MONTREAL, QUEBEC, Nov 30, 2007 (MARKET WIRE via COMTEX News Network) --

Freewest Resources Canada Inc. (TSX VENTURE: FWR) and Quest Uranium Corporation (TSX VENTURE: QUC) announce that the Board of Directors of Freewest has given final approval for the distribution by Freewest to its shareholders of an aggregate of approximately 6,256,000 common shares of Quest Uranium currently held by Freewest.

Freewest will distribute approximately 6,256,000 Quest Uranium common shares to Freewest's shareholders. Each Freewest shareholder of record at the close of business on December 10, 2007 will receive one common share of Quest Uranium for every 25 common shares of Freewest held. No fractional common shares will be distributed in connection with the distribution and shareholders of Freewest will not receive any payment in lieu of fractional shares to which they would otherwise be entitled. After the distribution, Freewest will hold approximately 3,744,000 common shares of Quest Uranium.

Freewest's registered shareholders will receive share certificates representing their Quest Uranium shares by mail shortly after the December 10, 2007 record date. Freewest's beneficial shareholders should contact their securities dealers regarding their Quest Uranium shares.

Quest Uranium announces that it has filed a final prospectus dated November 29, 2007 with the securities commissions of each of the provinces of Canada for a rights offering in a maximum amount of $938,400. Each shareholder of record of Quest Uranium on December 10, 2007 will receive one right for each common share held.

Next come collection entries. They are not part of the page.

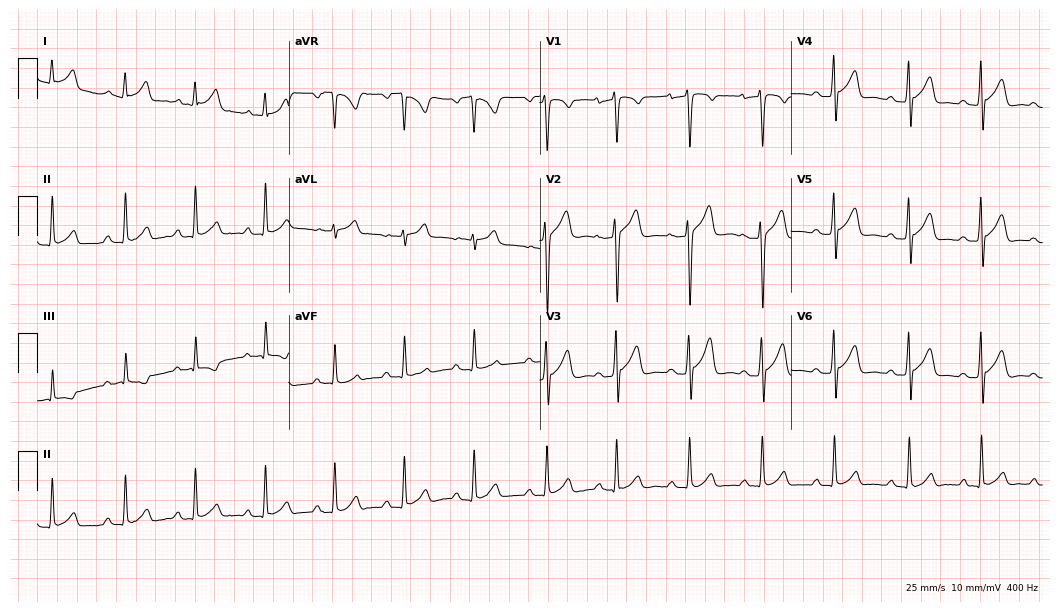
12-lead ECG from a 31-year-old male patient (10.2-second recording at 400 Hz). No first-degree AV block, right bundle branch block, left bundle branch block, sinus bradycardia, atrial fibrillation or sinus tachycardia recorded for this tracing. Other findings, if any, are not listed.
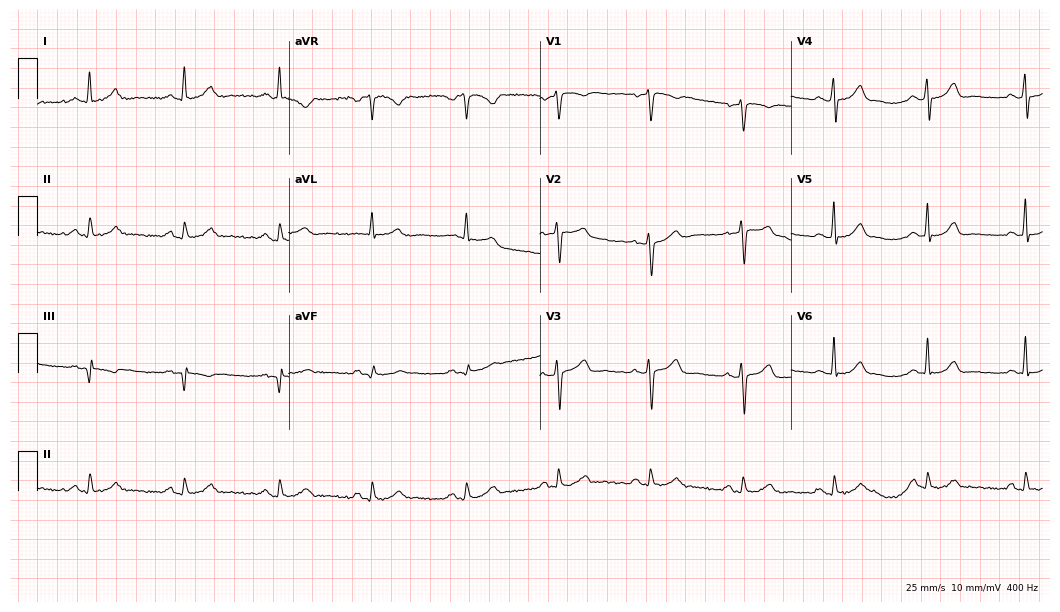
Standard 12-lead ECG recorded from a 56-year-old female patient. None of these six findings is recorded: first-degree AV block, right bundle branch block, left bundle branch block, sinus bradycardia, atrial fibrillation, sinus tachycardia.
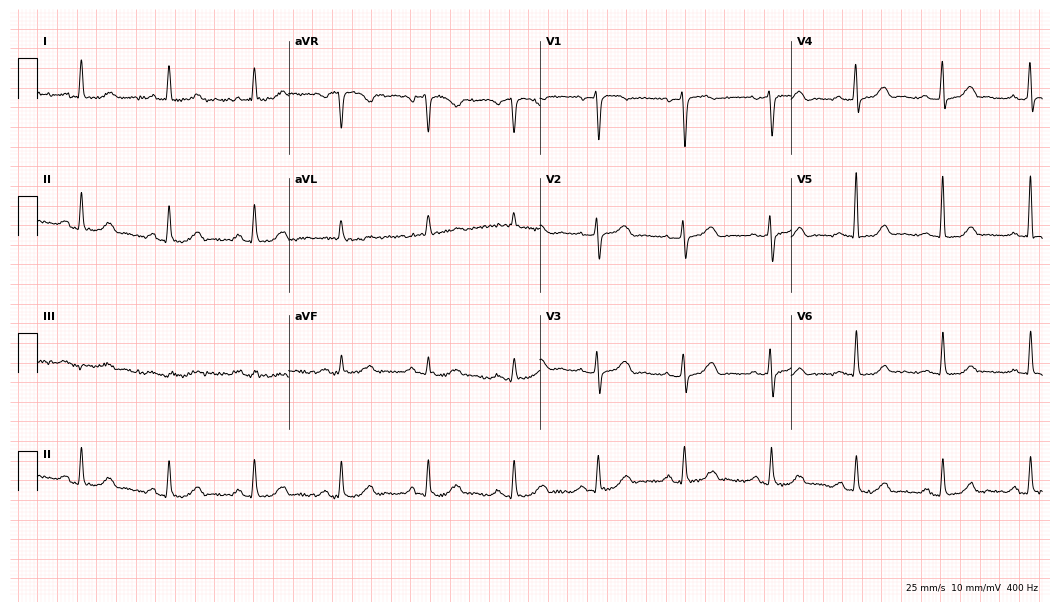
Standard 12-lead ECG recorded from a female, 64 years old (10.2-second recording at 400 Hz). Read as a normal ECG.
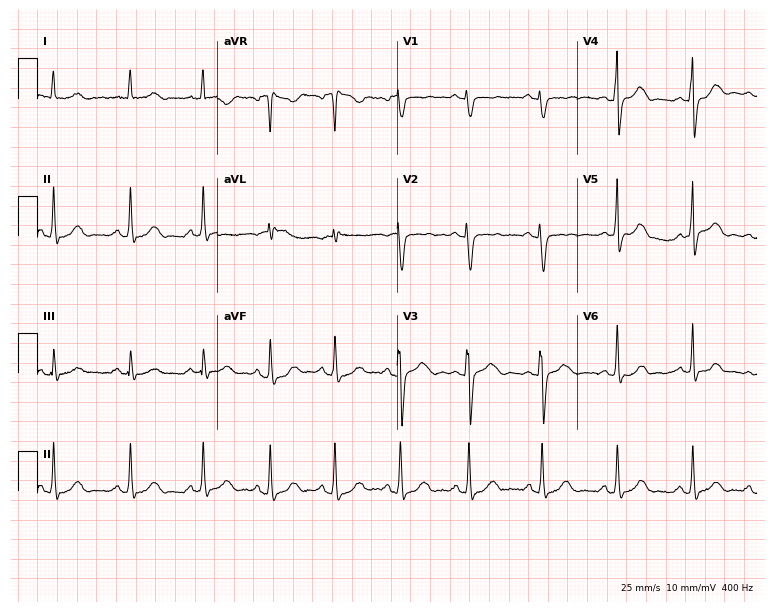
Resting 12-lead electrocardiogram (7.3-second recording at 400 Hz). Patient: a 33-year-old female. None of these six findings is recorded: first-degree AV block, right bundle branch block, left bundle branch block, sinus bradycardia, atrial fibrillation, sinus tachycardia.
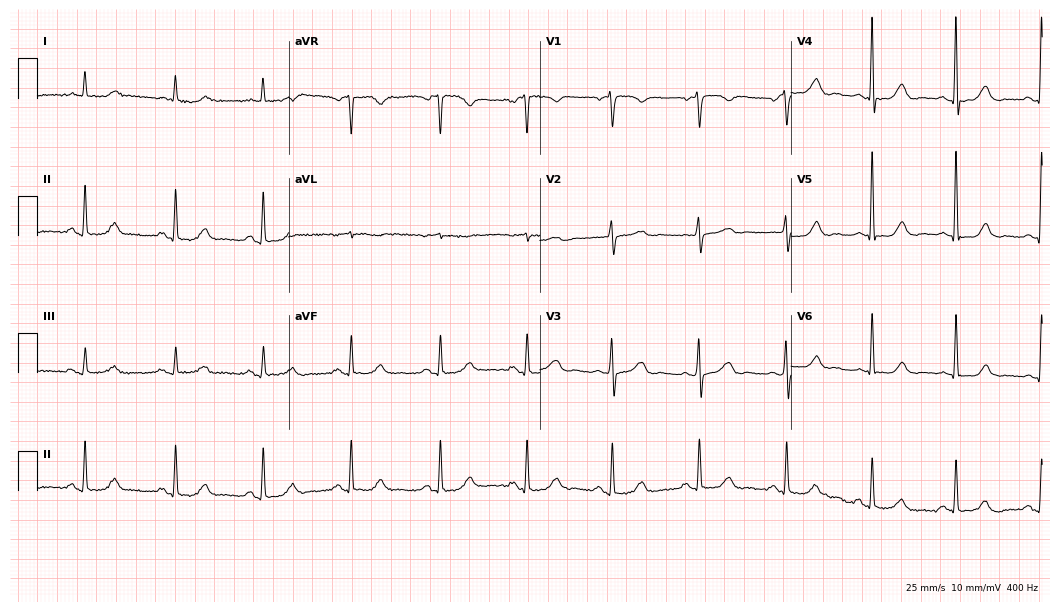
12-lead ECG from a 70-year-old female patient (10.2-second recording at 400 Hz). Recorded interpretation: within normal limits.

Each right will entitle the holder to acquire one additional common share of Quest Uranium at a price of $0.15 until January 4, 2008. The prospectus will be available under Quest Uranium's company profile on SEDAR at www.sedar.com .

The TSX Venture Exchange has approved the listing of the common shares of Quest Uranium subject to, among other standard listing conditions, the completion of the rights offering and private placement for aggregate minimum gross proceeds of $2,025,000 and evidence of satisfactory distribution of at least 200 public shareholders of Quest Uranium each holding a board lot.

In connection with the rights offering, Quest Uraniuam has entered into a Standby Purchase Agreement with Mackenzie I. Watson, the President of Quest Uranium, Ronny Kay, the Chief Financial Officer, and Michael Pesner, a director of Quest Uranium, under which they have agreed to purchase shares in an aggregate amount of $525,000, to the extent that shares are available following the closing of the rights offering.

Quest Uranium is also effecting a private placement of a maximum of 5,000,000 "flow-through" common shares at a price of $0.30 per share, through Union Securities Inc. as agent. In connection with the private placement, Quest Uranium will pay a cash commission to Union Securities in an amount equal to 7% of the total proceeds of the private placement, and grant Union Securities an option to acquire a number of shares equal to 5% of the number of shares issued in the private placement, which option may be exercised at a price of $0.30 per share for a period of 15 months from the closing of the private placement.

If the rights offering and private placement are fully subscribed, there will be 21 million common shares of Quest Uranium issued and outstanding. Of these, it is expected that Freewest's shareholders will hold, in the aggregate, 29.8% of the Quest Uranium shares, Freewest will hold 17.8%, investors in the rights offering will hold 28.6% and investors in the private placement will hold 23.8% of the shares.

The distribution by Freewest of approximately 6,256,000 common shares of Quest Uranium will not affect Freewest's issued and outstanding shares. It is possible that those who have engaged in short selling of the shares of Freewest Resources may not be able to cover their short positions, in light of the dividend declaration, until such time, if any, as Quest Uranium is listed on the TSX Venture Exchange.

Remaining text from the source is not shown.